**Exercise aim**
Write out the records in full, exactly as given, but without the images.
-- Exercise inputs follows --
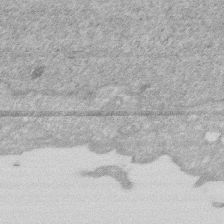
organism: Human
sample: HIV infected U937 cells
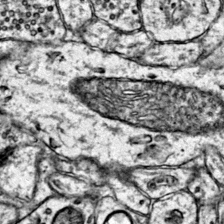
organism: Mouse
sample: Primary visual cortex
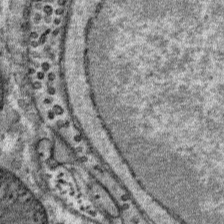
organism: Mouse
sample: Mouse Salivary gland
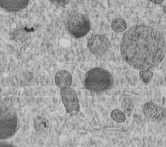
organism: C. elegans
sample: C. elegans embryo early stage
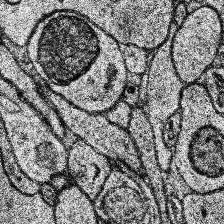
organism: Human
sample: Temporal Lobe
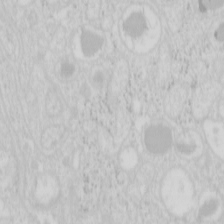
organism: Mouse
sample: Pancreas
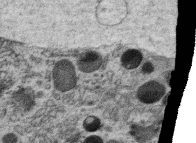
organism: C. elegans
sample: C. elegans oocyte; sperm cells
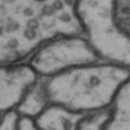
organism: Drosophila
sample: Brain
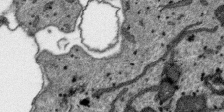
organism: Human
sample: Lung epithelial cells, uninfected (mock) control
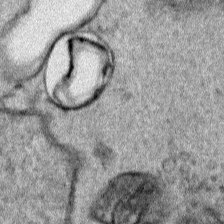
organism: Human
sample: Mitochondria in HCT116 cells
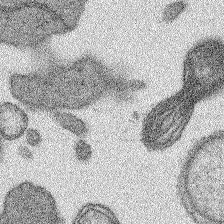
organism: Human
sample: HeLa cells
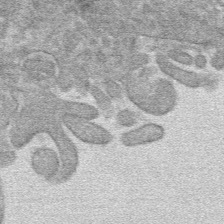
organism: Mouse
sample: Mouse hepatocytes
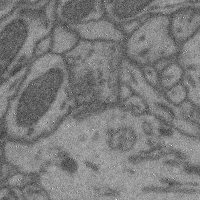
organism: Mouse
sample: Cerebral cortex
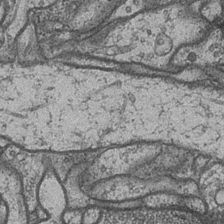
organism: Drosophila
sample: Optic medulla
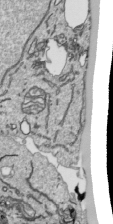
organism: Human
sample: Mitochondria in HCT116 cells
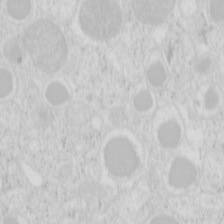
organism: Mouse
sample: Pancreas
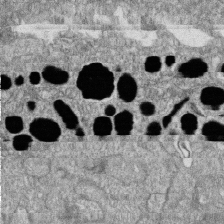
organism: Zebrafish
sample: Cilia; retinal pigment epithelium
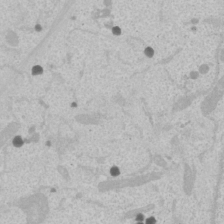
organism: Human
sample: Mitochondria in U2OS cells
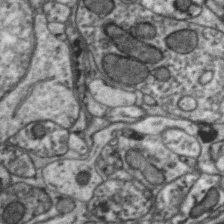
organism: Zebra finch
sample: Brain
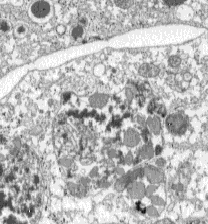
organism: C57BL Mouse
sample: Pancreatic islet
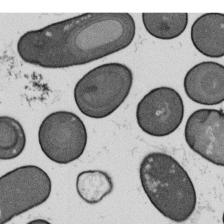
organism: B. subtilis
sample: Bacterial spore
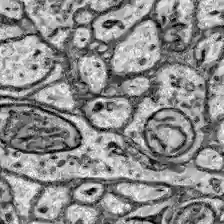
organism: Zebrafish
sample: Brain
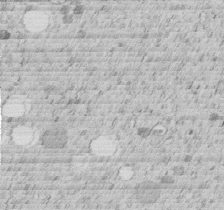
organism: C. elegans
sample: C. elegans embryo early stage
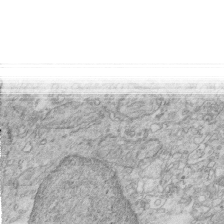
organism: Mouse
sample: Multiciliated cells
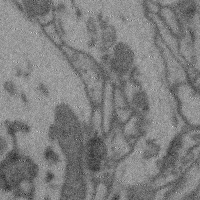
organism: Mouse
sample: Cerebral cortex
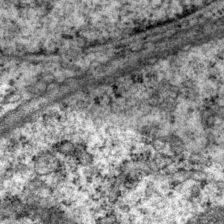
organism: P. pacificus
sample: Pharynx
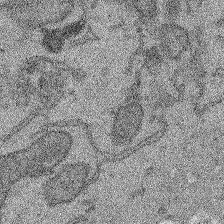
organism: Human
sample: HeLa cells
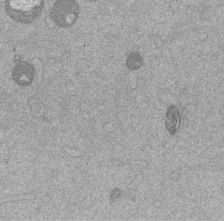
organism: Mouse
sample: Dividing mouse embryo 1 cell stage
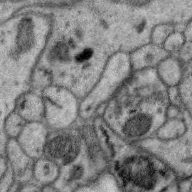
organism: Zebra finch
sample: Brain
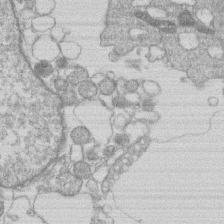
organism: Human
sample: Macrophage cells
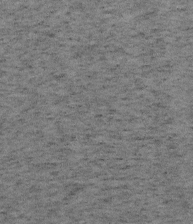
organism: Mouse
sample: OT-I killer T cells with ID8 ovarian cancer cells
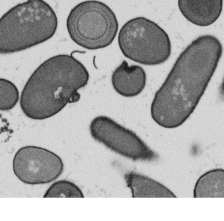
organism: B. subtilis
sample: Bacterial spore
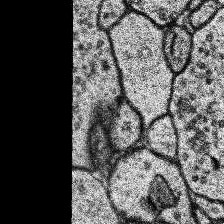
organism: Human
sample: Temporal Lobe
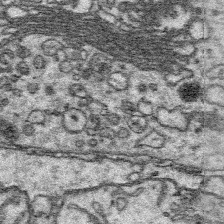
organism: Platynereis dumerilii
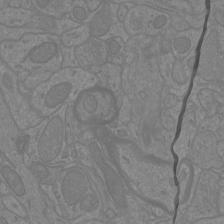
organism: Mouse
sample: Cortical neurons
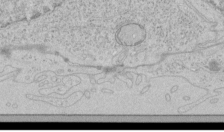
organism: Human
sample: Mitochondria in HCT116 cells
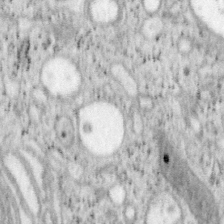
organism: Mouse
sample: OT-I killer T cells with ID8 ovarian cancer cells
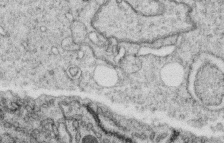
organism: C. elegans
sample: C. elegans oocyte; sperm cells
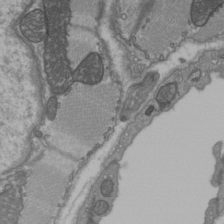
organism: C57BL Mouse
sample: Heart
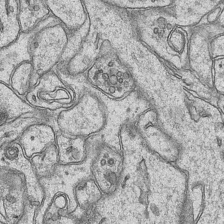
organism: Mouse
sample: CA1 Hippocampus
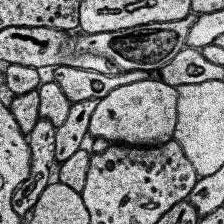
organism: Human
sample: Temporal Lobe
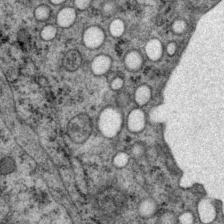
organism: P. pacificus
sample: Pharynx
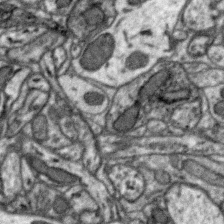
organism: Zebra finch
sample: Brain
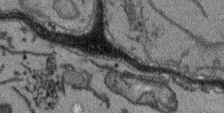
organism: Arabidopsis thaliana
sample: Root tip
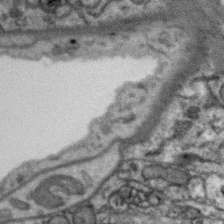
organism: Zebra finch
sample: Brain
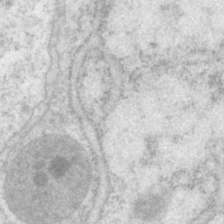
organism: P. pacificus
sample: Pharynx
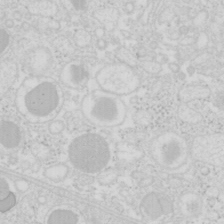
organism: Mouse
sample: Pancreas
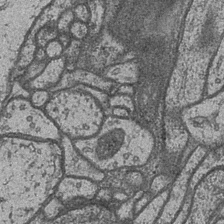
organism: Drosophila
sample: Optic medulla
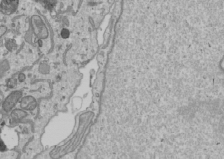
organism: Human
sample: Mitochondria in U2OS cells
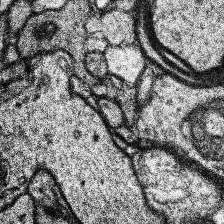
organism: Human
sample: Temporal Lobe
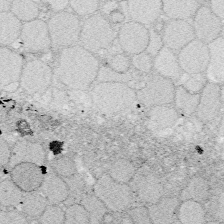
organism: Zebrafish
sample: Whole-Brain
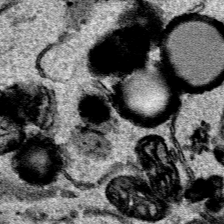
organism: Human
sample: Mitochondria in HCT116 cells
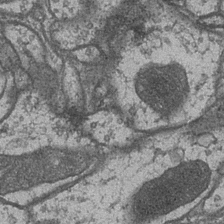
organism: Drosophila
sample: Optic medulla
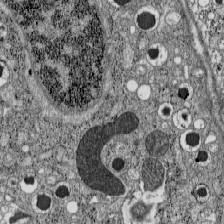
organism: C57BL Mouse
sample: Pancreatic islet
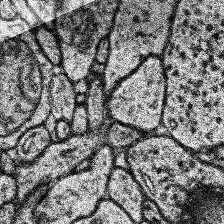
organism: Human
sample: Temporal Lobe
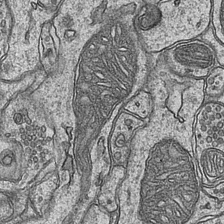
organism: Mouse
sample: CA1 Hippocampus
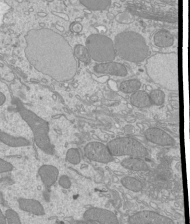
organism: Mouse
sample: Cilia; mouse epididymis
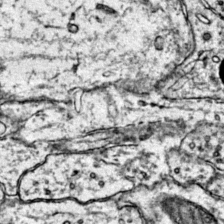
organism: Mouse
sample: Primary visual cortex
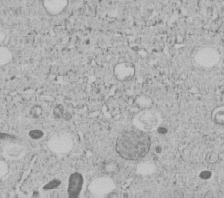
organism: C. elegans
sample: C. elegans embryo early stage
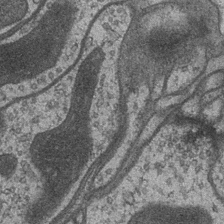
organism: Drosophila
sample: Optic medulla
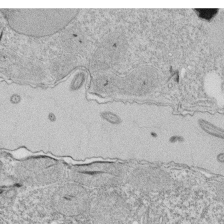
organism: Tetrahymena
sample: Cilia in tetrahymena
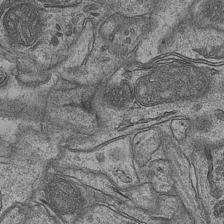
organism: Mouse
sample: CA1 Hippocampus
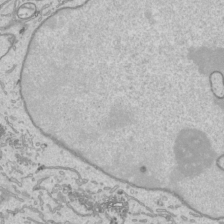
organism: Human
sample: Mitochondria in HCT116 cells
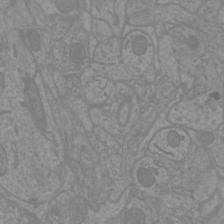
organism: Mouse
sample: Cortical neurons
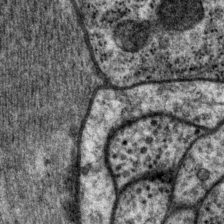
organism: P. pacificus
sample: Pharynx
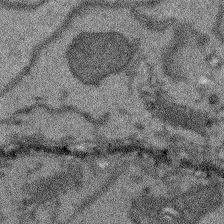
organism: Arabidopsis thaliana
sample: Root tip
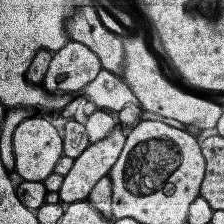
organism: Human
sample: Temporal Lobe
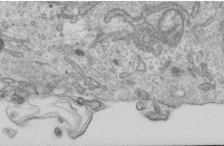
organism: Human
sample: Centriole in RPE cells
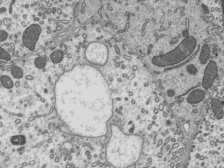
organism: Mouse
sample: Mouse epididymis efferent ductule cilia
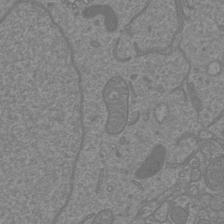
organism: Mouse
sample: Cortical neurons
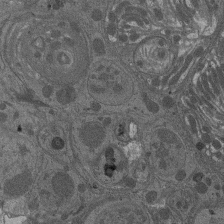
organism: Drosophila
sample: Antenna
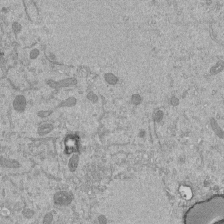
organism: Mouse
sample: ED-1 cell nuclei; centrioles
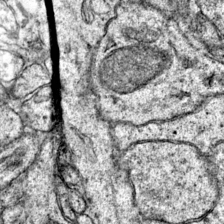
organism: Mouse
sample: Primary visual cortex
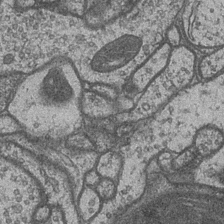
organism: Drosophila
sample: Optic medulla
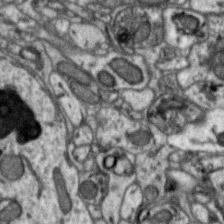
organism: Zebra finch
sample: Brain
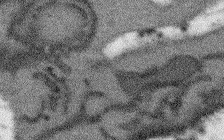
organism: Arabidopsis thaliana
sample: Root tip
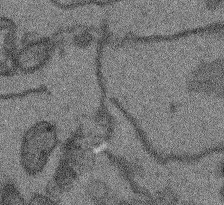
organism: Arabidopsis thaliana
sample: Root tip
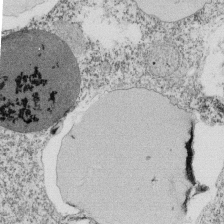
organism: Tetrahymena
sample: Cilia in tetrahymena
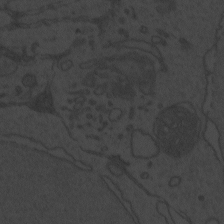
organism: Zebrafish
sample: Macrophage infected with Toxoplasma gondii
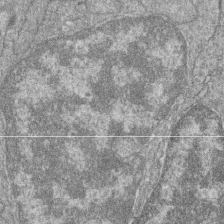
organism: Zebrafish
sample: Cilia; retinal pigment epithelium
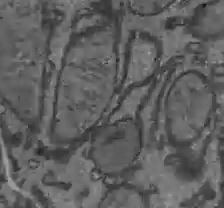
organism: C57BL Mouse
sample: Liver
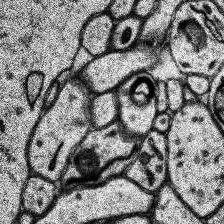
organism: Human
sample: Temporal Lobe
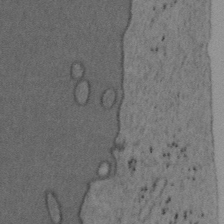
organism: Human
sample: HeLa cells
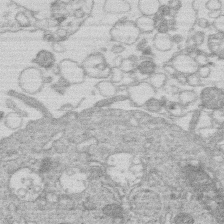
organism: Human
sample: Macrophage cells
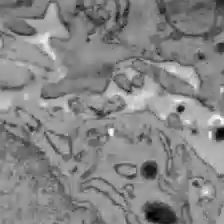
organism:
-- Exercise inputs concluded --
**Solution for this exercise**
organism: Human
sample: HIV infected U937 cells
organism: Mouse
sample: Primary visual cortex
organism: Mouse
sample: Mouse Salivary gland
organism: C. elegans
sample: C. elegans embryo early stage
organism: Human
sample: Temporal Lobe
organism: Mouse
sample: Pancreas
organism: C. elegans
sample: C. elegans oocyte; sperm cells
organism: Drosophila
sample: Brain
organism: Human
sample: Lung epithelial cells, uninfected (mock) control
organism: Human
sample: Mitochondria in HCT116 cells
organism: Human
sample: HeLa cells
organism: Mouse
sample: Mouse hepatocytes
organism: Mouse
sample: Cerebral cortex
organism: Drosophila
sample: Optic medulla
organism: Human
sample: Mitochondria in HCT116 cells
organism: Mouse
sample: Pancreas
organism: Zebrafish
sample: Cilia; retinal pigment epithelium
organism: Human
sample: Mitochondria in U2OS cells
organism: Zebra finch
sample: Brain
organism: C57BL Mouse
sample: Pancreatic islet
organism: B. subtilis
sample: Bacterial spore
organism: Zebrafish
sample: Brain
organism: C. elegans
sample: C. elegans embryo early stage
organism: Mouse
sample: Multiciliated cells
organism: Mouse
sample: Cerebral cortex
organism: P. pacificus
sample: Pharynx
organism: Human
sample: HeLa cells
organism: Mouse
sample: Dividing mouse embryo 1 cell stage
organism: Zebra finch
sample: Brain
organism: Human
sample: Macrophage cells
organism: Mouse
sample: OT-I killer T cells with ID8 ovarian cancer cells
organism: B. subtilis
sample: Bacterial spore
organism: Human
sample: Temporal Lobe
organism: Platynereis dumerilii
organism: Mouse
sample: Cortical neurons
organism: Human
sample: Mitochondria in HCT116 cells
organism: Mouse
sample: OT-I killer T cells with ID8 ovarian cancer cells
organism: C. elegans
sample: C. elegans oocyte; sperm cells
organism: C57BL Mouse
sample: Heart
organism: Mouse
sample: CA1 Hippocampus
organism: Human
sample: Temporal Lobe
organism: P. pacificus
sample: Pharynx
organism: Zebra finch
sample: Brain
organism: Arabidopsis thaliana
sample: Root tip
organism: Zebra finch
sample: Brain
organism: P. pacificus
sample: Pharynx
organism: Mouse
sample: Pancreas
organism: Drosophila
sample: Optic medulla
organism: Human
sample: Mitochondria in U2OS cells
organism: Human
sample: Temporal Lobe
organism: Zebrafish
sample: Whole-Brain
organism: Human
sample: Mitochondria in HCT116 cells
organism: Drosophila
sample: Optic medulla
organism: C57BL Mouse
sample: Pancreatic islet
organism: Human
sample: Temporal Lobe
organism: Mouse
sample: CA1 Hippocampus
organism: Mouse
sample: Cilia; mouse epididymis
organism: Mouse
sample: Primary visual cortex
organism: C. elegans
sample: C. elegans embryo early stage
organism: Drosophila
sample: Optic medulla
organism: Tetrahymena
sample: Cilia in tetrahymena
organism: Mouse
sample: CA1 Hippocampus
organism: Human
sample: Mitochondria in HCT116 cells
organism: Mouse
sample: Cortical neurons
organism: P. pacificus
sample: Pharynx
organism: Arabidopsis thaliana
sample: Root tip
organism: Human
sample: Temporal Lobe
organism: Human
sample: Centriole in RPE cells
organism: Mouse
sample: Mouse epididymis efferent ductule cilia
organism: Mouse
sample: Cortical neurons
organism: Drosophila
sample: Antenna
organism: Mouse
sample: ED-1 cell nuclei; centrioles
organism: Mouse
sample: Primary visual cortex
organism: Drosophila
sample: Optic medulla
organism: Zebra finch
sample: Brain
organism: Arabidopsis thaliana
sample: Root tip
organism: Arabidopsis thaliana
sample: Root tip
organism: Tetrahymena
sample: Cilia in tetrahymena
organism: Zebrafish
sample: Macrophage infected with Toxoplasma gondii
organism: Zebrafish
sample: Cilia; retinal pigment epithelium
organism: C57BL Mouse
sample: Liver
organism: Human
sample: Temporal Lobe
organism: Human
sample: HeLa cells
organism: Human
sample: Macrophage cells
organism:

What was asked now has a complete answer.